GPU Node — LLM Inference Server

The GPU Node runs the local LLM that Logster consults to reach a verdict on each window of endpoint activity. It is shipped as a Docker image tarball that you load and run on a VM with GPU access.

Provisioning the VM with working GPU access is your responsibility — this page guides you through the prerequisites and then walks you through loading and running the image.

[!NOTE] Bring the GPU Node up before the App Node. You will need this node's endpoint URL when you configure the App Node.

Hardware

Resource	Recommended	Minimum
CPU	8 vCPU	8 vCPU
RAM	64 GB	64 GB
GPU	2 × NVIDIA H100 80 GB	2 × NVIDIA RTX A6000

Step 1 — Provision the VM with GPU access

The model runs inside Docker and needs direct access to the GPU. Provision a Linux VM (Ubuntu Server 22.04 is a good default) with the GPU(s) passed through, then install the prerequisites so Docker can use them:

GPU passthrough — configure PCIe passthrough for the GPU(s) in your hypervisor so the VM sees the physical cards. This is hypervisor-specific (Proxmox, ESXi, KVM, Hyper-V, etc.) — follow your platform's documentation.
NVIDIA driver — install the NVIDIA driver inside the VM and confirm the GPUs are visible:
```
nvidia-smi
```
You should see a table listing your GPU(s).
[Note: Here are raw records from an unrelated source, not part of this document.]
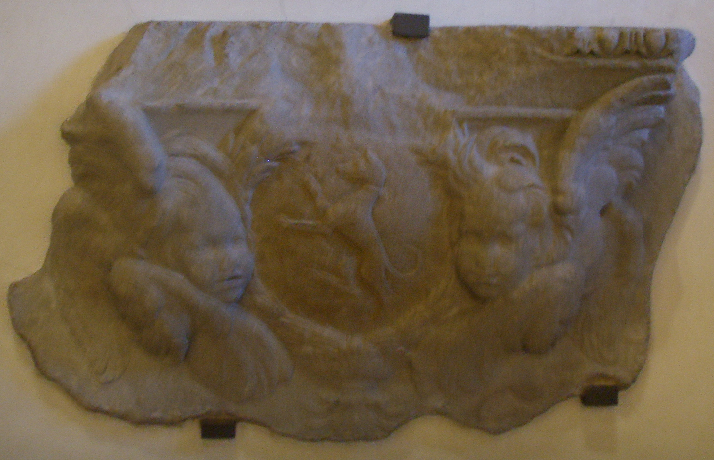 Loggia_del_Bigallo, Desiderio da Settignano, Stemma degli Altoviti tra cherubini (1450_circa)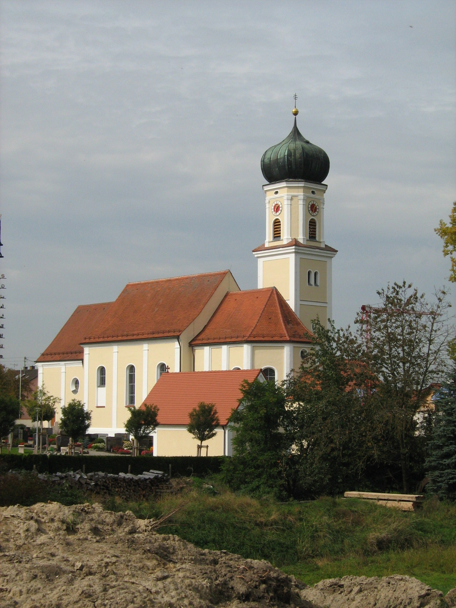 Kath. Pfarrkirche St. Jacobus in Haunswies (Gemeinde Affing)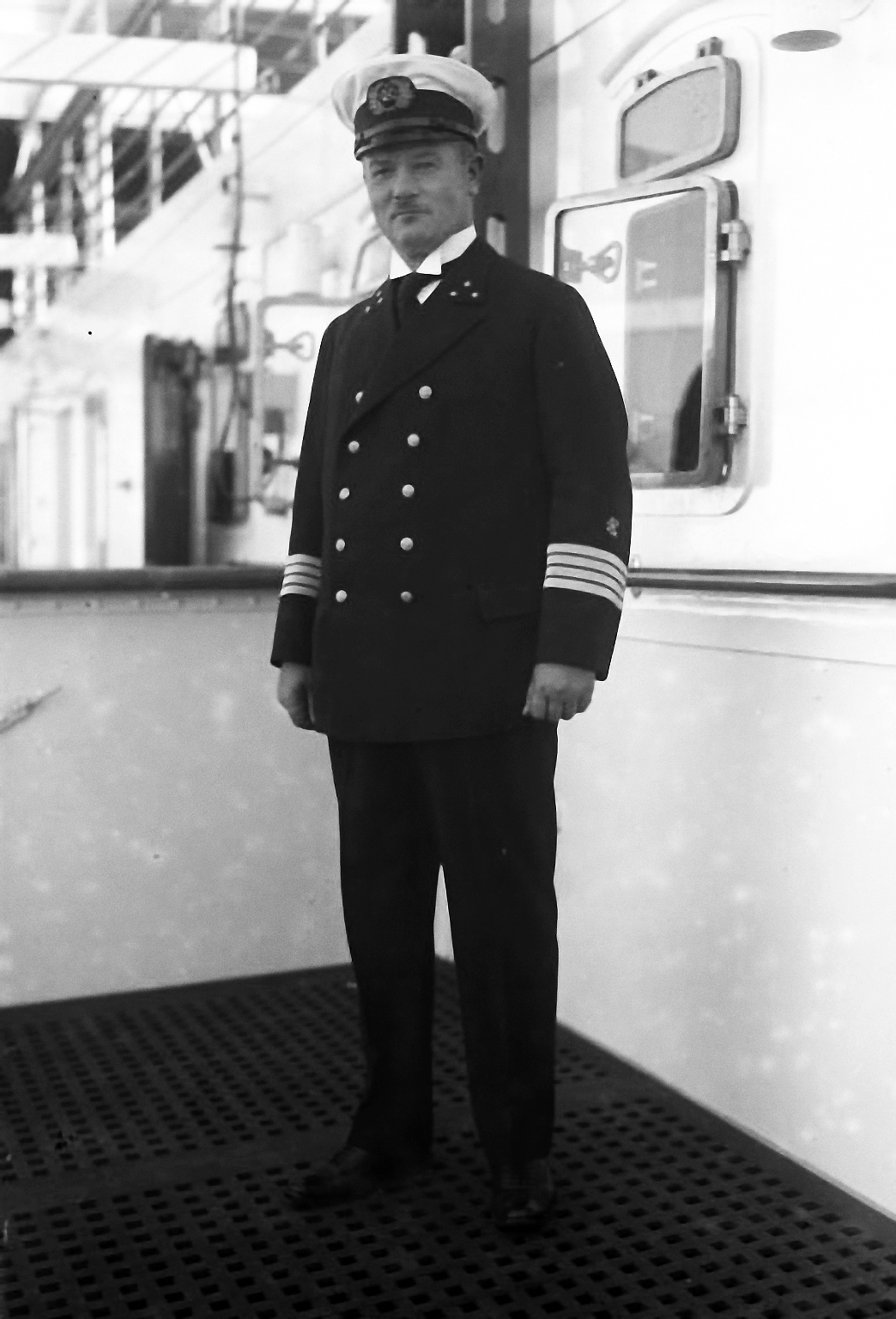 Mit Deutschlands schönstem Ozeanriesen nach Amerika! Der geniale Führer und Kapitän der "Bremen" Ziegenbein auf der Kommandobrücke.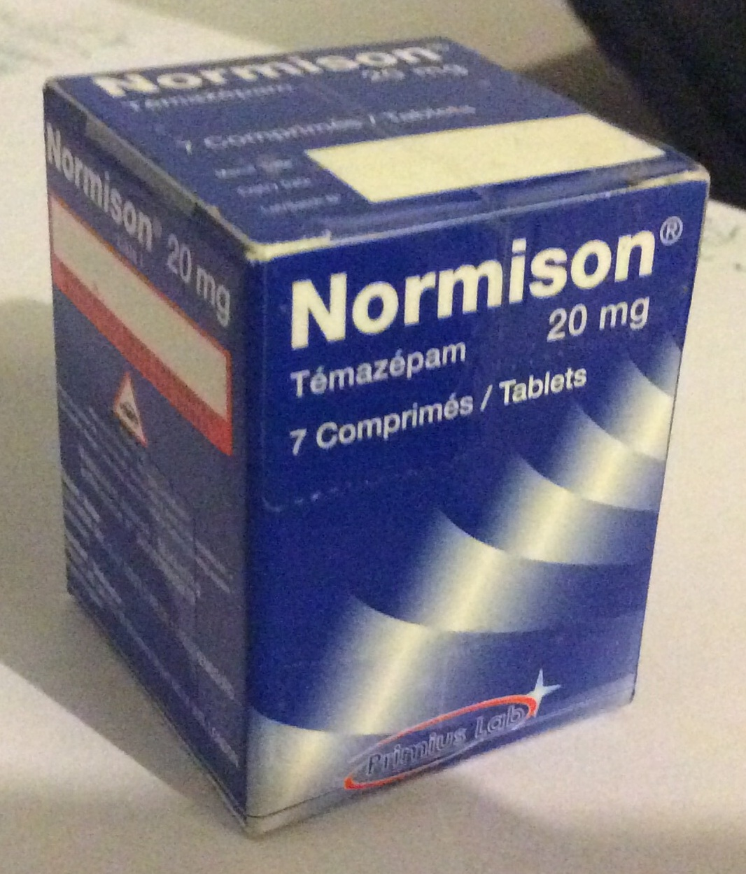 Boite de normison 20 de 7 cp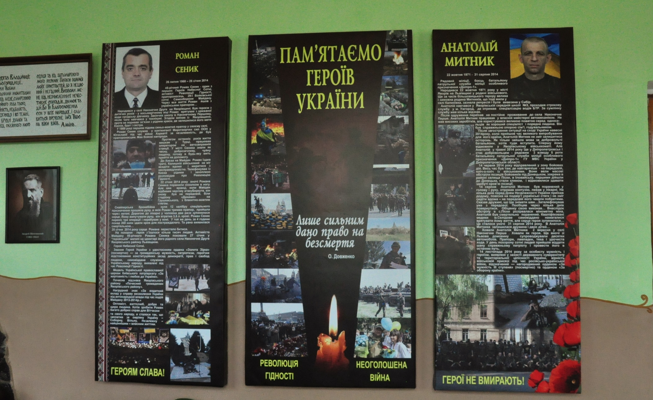 Стенд у школі с. Наконечне Перше з загиблими сельчанами Романом Сеником та Анатолієм Митником

If this command fails, stop here and fix the driver/passthrough before continuing.
Docker Engine + Docker Compose — install Docker following the official guide.
NVIDIA Container Toolkit — this is what lets Docker containers reach the GPU. Install it following the NVIDIA Container Toolkit guide, then verify a container can see the GPU:
```
sudo docker run --rm --gpus all nvidia/cuda:12.4.0-base-ubuntu22.04 nvidia-smi
```
If this prints the same GPU table from inside a container, the GPU Node host is ready.
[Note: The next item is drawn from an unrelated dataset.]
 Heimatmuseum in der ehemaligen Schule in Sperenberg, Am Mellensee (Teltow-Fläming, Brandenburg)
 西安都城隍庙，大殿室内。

Step 2 — Load the model image

You have been shipped the model as a single Docker image tarball. The model weights and every serving parameter are baked into the image — there is nothing to download and no configuration to supply at runtime.

Load the tarball into the VM's local Docker image store:

sudo docker load -i /path/to/logster-26b-a4b-it-v1.0.2.tar

When the load finishes, Docker prints the image name and tag. Confirm it is present:

sudo docker images | grep logster-26b-a4b-it

You should see eunomatix/logster-26b-a4b-it:v1.0.2.

Step 3 — Run the model server

Everything the server needs is baked into the image, so you do not pass any application arguments — just run the image. It exposes an OpenAI-compatible API on port 8000:

sudo docker run -d --name logster-classifier --restart unless-stopped \
  --gpus '"device=0"' \
  --ipc=host \
  --shm-size 16g \
  -p 8000:8000 \
  eunomatix/logster-26b-a4b-it:v1.0.2

Notes:

The flags above are host/runtime concerns Docker: GPU access (--gpus), shared memory (--ipc=host, --shm-size), and the published port (-p 8000:8000).
--gpus '"device=0"' selects the first GPU. Adjust the device selection to match the GPU(s) you want the server to use.
The container is set to --restart unless-stopped, so it comes back automatically after a reboot.

Because the weights are already in the image, there is no download step. Startup still takes a short while as the model loads onto the GPU — follow the logs until the server reports it is ready to serve:

sudo docker logs -f logster-classifer

Step 4 — Verify the endpoint

From the GPU Node itself, confirm the server is answering:

curl http://localhost:8000/v1/models

You should get a JSON response listing the loaded model.

Step 5 — Note the endpoint URL for the App Node

The App Node talks to this server through its Chat Completions URL. Using the GPU Node's network address (the address the App Node can route to):

http://<gpu-node>:8000/v1/chat/completions

You will set this as LOCAL_LLM_ENDPOINT on the App Node — see App Node → Step 2.

[!IMPORTANT] Make sure the App Node can reach the GPU Node on port 8000. If a firewall sits between the two nodes, open that port.